Drawing on the largest sampling of attitudes about regret ever conducted from his own World Regret Survey, Pink identifies the four core regrets that most people have. With his signature blend of big ideas and practical takeaways, captivating stories and crisp humour, he argues that by understanding what people regret the most, we can understand what they value the most. We can transform our regrets into a positive force for working smarter and living better.
APPLE BOOKS REVIEW
Here, Daniel H. Pink attempts to deconstructs something we’re all told: not to dwell on our regrets. Instead, it's been his desire to study exactly what we do end up regretting and weaponise those feelings into something positive for us learn from. Using the results from his World Regret Survey—a vast gathering of admissions from more than 16,000 people in over 100 countries—Pink has been able to focus in on the four key regrets.
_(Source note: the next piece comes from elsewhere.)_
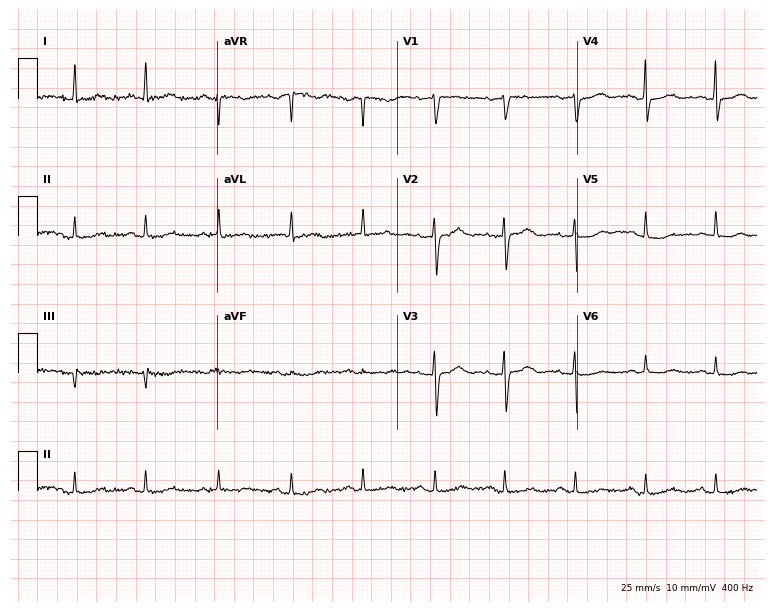
Resting 12-lead electrocardiogram (7.3-second recording at 400 Hz). Patient: a female, 56 years old. Read as a normal ECG.

In studying this Big Four (an inability to act responsibly, not taking chances, making poor moral decisions and broken relationships) we’re able to dissect what’s truly important to us all, take ownership of our mistakes and make better choices moving forward.
PUBLISHERS WEEKLY
Regret "clarifies. It instructs. Done right, it needn't drag us down," writes Pink (When) in this pragmatic guide to harnessing the power of the past. He draws on the largest survey ever conducted of Americans' regrets, as well as his own poll of thousands of respondents in 105 countries, to reveal the four most common types of regret: foundational (the failure to be responsible regarding education, finances, or health), boldness (the chances not taken), moral (taking "the low road"), and connection (fractured or unrealized relationships). Rather than despairing over regrets, Pink urges readers to think of them as opportunities for growth and learning, and offers a program for doing so. First, one should acknowledge the regret to "reduce some of its burden," then grant oneself "the same... understanding offer another," and finally, create some distance by talking about it in the third person, which can turn it into a lesson. Pink assembles an impressive array of research and includes some moving stories of people dealing with mistakes, as with one woman whose regret at not having spent more time with her grandparents "helped her to see her own life as a puzzle with meaning as the center piece." Readers looking to shake their shame should start here.